Mises en attente et institutionnalisation de la précarité des droits
Aller jusqu’en justice pour résoudre des conflits qui peinent à se résoudre dans d’autres cadres est emblématique d’une gestion individualisée des « dossiers compliqués » que les institutions font circuler entre elles sous la forme de renvois mutuels. Dès le moment où la demande de prestations est déposée, ces individus entament une “carrière” institutionnelle qui, en moyenne, dure sept années au cours desquelles la grande majorité se trouve en dehors du marché du travail.
Les assurés qui connaissent de longues carrières sont ceux qui se voient accorder à plusieurs moments de leur vie des prestations à durée déterminée, qui ont fait l’objet de plusieurs expertises médicales et professionnelles espacées dans le temps. Ce sont ceux aussi qui renouvellent leurs demandes au fil de l’évolution de leur état de santé (rechutes, hospitalisations, accidents) et des arrêts consécutifs de travail, qui entretiennent une longue relation épistolaire avec l’office de l’assurance autour de demandes, contestations, oppositions.
Au terme de ces longues procédures, celui qui fait recours peut se voir opposer une fin de non recevoir, être mis en attente par défaut de preuves consistantes, voir ses droits rétablis après avoir vécu un suspense anxiogène, se voir reconnaître des droits partiels et à titre provisoire, ou encore se féliciter de voir sa demande admise comme légitime et ignorer que des révisions de la loi peuvent réintroduire dans sa vie l’insécurité des acquis. En effet, on a vu que le recours permet de frayer des chemins même étroits pour accéder à la reconnaissance d’un statut d’invalide. Mais au regard des évolutions les plus récentes, on s’aperçoit que ces droits acquis dans les juridictions cantonales sont bien vulnérables. La preuve la plus tangible est la future 6e révision de la loi qui s’inspire de manière explicite de cette jurisprudence.

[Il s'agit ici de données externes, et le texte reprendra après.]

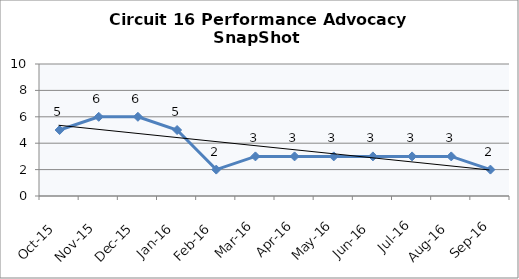
| Category | Circuit 16 |
|---|---|
| Oct-15 | 5 |
| Nov-15 | 6 |
| Dec-15 | 6 |
| Jan-16 | 5 |
| Feb-16 | 2 |
| Mar-16 | 3 |
| Apr-16 | 3 |
| May-16 | 3 |
| Jun-16 | 3 |
| Jul-16 | 3 |
| Aug-16 | 3 |
| Sep-16 | 2 |
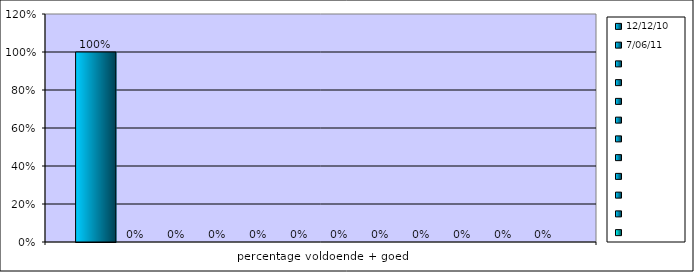
| Category | 12-12-10 | 7-06-11 | Series 2 | Series 3 | Series 4 | Series 5 | Series 6 | Series 7 | Series 8 | Series 9 | Series 10 | Series 11 |
|---|---|---|---|---|---|---|---|---|---|---|---|---|
| percentage voldoende + goed | 1 | 0 | 0 | 0 | 0 | 0 | 0 | 0 | 0 | 0 | 0 | 0 |

Ces choix politiques entretiennent l’insécurité juridique et sociale des rentiers de l’assurance-invalidité. Ceux qui se sont vus reconnaître des droits au tribunal cantonal vont recevoir ces prochains temps une lettre de l’administration leur annonçant une procédure de révision des droits acquis, une suppression des rentes dont ils bénéficient et une nouvelle mise à l’épreuve de leur capacité de travail. A l’horizon s’annoncent, peut-être, des litiges judiciaires qui porteront sur ces procédures de révisions de rentes et sur les droits à bénéficier des mesures de réadaptation professionnelle. La régulation judiciaire des problèmes sociaux et économiques devient ainsi, force est de le constater, une constante entretenue par l’institutionnalisation d’une politique des droits provisoires.
[1] Pour une présentation plus détaillée de ces analyses, voir : Ferreira C., « Prétendre à une protection contre le risque d’invalidité : opportunités et contraintes de la mobilisation du droit », Droit et société, n°77, 161-185, 2011 et « Le trouble somatoforme douloureux : la traduction médico-légale d’une catégorie psychiatrique », Sciences sociales et santé, vol. 28, n°1, 5-32, 2010.
[2] Ils représentent 19% des 1449 recours et demandes traités par ce tribunal au cours de cette même période dans le domaine de l’assurance-invalidité.
[3] Le taux des décisions négatives de l’Office est passé de 6% en 1997 à 39% en 2006. Parallèlement, l’octroi de rentes entières lors des premières décisions a diminué de moitié : 80,7% en 1997, 41,2% en 2006. Office cantonal des assurances sociales (OCAS), Rapport de gestion 2006, Genève.